Collected data
++++++++

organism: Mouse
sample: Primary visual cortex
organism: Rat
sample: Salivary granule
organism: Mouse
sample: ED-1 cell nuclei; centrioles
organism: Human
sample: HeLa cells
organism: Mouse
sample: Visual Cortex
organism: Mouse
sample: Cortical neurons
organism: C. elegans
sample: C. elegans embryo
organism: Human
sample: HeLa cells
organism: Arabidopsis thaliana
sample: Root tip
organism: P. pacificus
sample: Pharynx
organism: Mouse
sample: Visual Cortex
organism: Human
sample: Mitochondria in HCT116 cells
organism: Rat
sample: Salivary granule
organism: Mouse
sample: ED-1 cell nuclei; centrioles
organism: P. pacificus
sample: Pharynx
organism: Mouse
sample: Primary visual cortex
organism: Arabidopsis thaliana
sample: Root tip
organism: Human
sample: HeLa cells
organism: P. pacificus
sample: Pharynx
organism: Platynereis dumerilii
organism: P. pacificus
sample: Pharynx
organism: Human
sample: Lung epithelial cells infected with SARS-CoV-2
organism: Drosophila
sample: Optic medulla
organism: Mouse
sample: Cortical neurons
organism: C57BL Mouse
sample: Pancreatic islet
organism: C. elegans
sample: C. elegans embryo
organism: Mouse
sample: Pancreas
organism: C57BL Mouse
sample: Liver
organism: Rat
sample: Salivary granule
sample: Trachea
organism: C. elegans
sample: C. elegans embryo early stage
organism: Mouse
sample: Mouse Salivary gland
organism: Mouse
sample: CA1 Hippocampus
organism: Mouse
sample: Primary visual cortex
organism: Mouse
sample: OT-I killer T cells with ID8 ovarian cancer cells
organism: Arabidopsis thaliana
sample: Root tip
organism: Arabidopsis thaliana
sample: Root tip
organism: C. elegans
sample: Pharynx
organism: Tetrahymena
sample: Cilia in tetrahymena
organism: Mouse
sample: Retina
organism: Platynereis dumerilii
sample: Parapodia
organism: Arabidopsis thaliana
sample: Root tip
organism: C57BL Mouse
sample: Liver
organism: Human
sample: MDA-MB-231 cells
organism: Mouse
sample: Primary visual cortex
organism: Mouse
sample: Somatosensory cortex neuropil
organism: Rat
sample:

++++++++

__INSTRUCTIONS FOR THE TASK__
For this exercise, restate every record word for word.

__ANSWER FOR THE TASK__
organism: Mouse
sample: Primary visual cortex
organism: Rat
sample: Salivary granule
organism: Mouse
sample: ED-1 cell nuclei; centrioles
organism: Human
sample: HeLa cells
organism: Mouse
sample: Visual Cortex
organism: Mouse
sample: Cortical neurons
organism: C. elegans
sample: C. elegans embryo
organism: Human
sample: HeLa cells
organism: Arabidopsis thaliana
sample: Root tip
organism: P. pacificus
sample: Pharynx
organism: Mouse
sample: Visual Cortex
organism: Human
sample: Mitochondria in HCT116 cells
organism: Rat
sample: Salivary granule
organism: Mouse
sample: ED-1 cell nuclei; centrioles
organism: P. pacificus
sample: Pharynx
organism: Mouse
sample: Primary visual cortex
organism: Arabidopsis thaliana
sample: Root tip
organism: Human
sample: HeLa cells
organism: P. pacificus
sample: Pharynx
organism: Platynereis dumerilii
organism: P. pacificus
sample: Pharynx
organism: Human
sample: Lung epithelial cells infected with SARS-CoV-2
organism: Drosophila
sample: Optic medulla
organism: Mouse
sample: Cortical neurons
organism: C57BL Mouse
sample: Pancreatic islet
organism: C. elegans
sample: C. elegans embryo
organism: Mouse
sample: Pancreas
organism: C57BL Mouse
sample: Liver
organism: Rat
sample: Salivary granule
sample: Trachea
organism: C. elegans
sample: C. elegans embryo early stage
organism: Mouse
sample: Mouse Salivary gland
organism: Mouse
sample: CA1 Hippocampus
organism: Mouse
sample: Primary visual cortex
organism: Mouse
sample: OT-I killer T cells with ID8 ovarian cancer cells
organism: Arabidopsis thaliana
sample: Root tip
organism: Arabidopsis thaliana
sample: Root tip
organism: C. elegans
sample: Pharynx
organism: Tetrahymena
sample: Cilia in tetrahymena
organism: Mouse
sample: Retina
organism: Platynereis dumerilii
sample: Parapodia
organism: Arabidopsis thaliana
sample: Root tip
organism: C57BL Mouse
sample: Liver
organism: Human
sample: MDA-MB-231 cells
organism: Mouse
sample: Primary visual cortex
organism: Mouse
sample: Somatosensory cortex neuropil
organism: Rat
sample:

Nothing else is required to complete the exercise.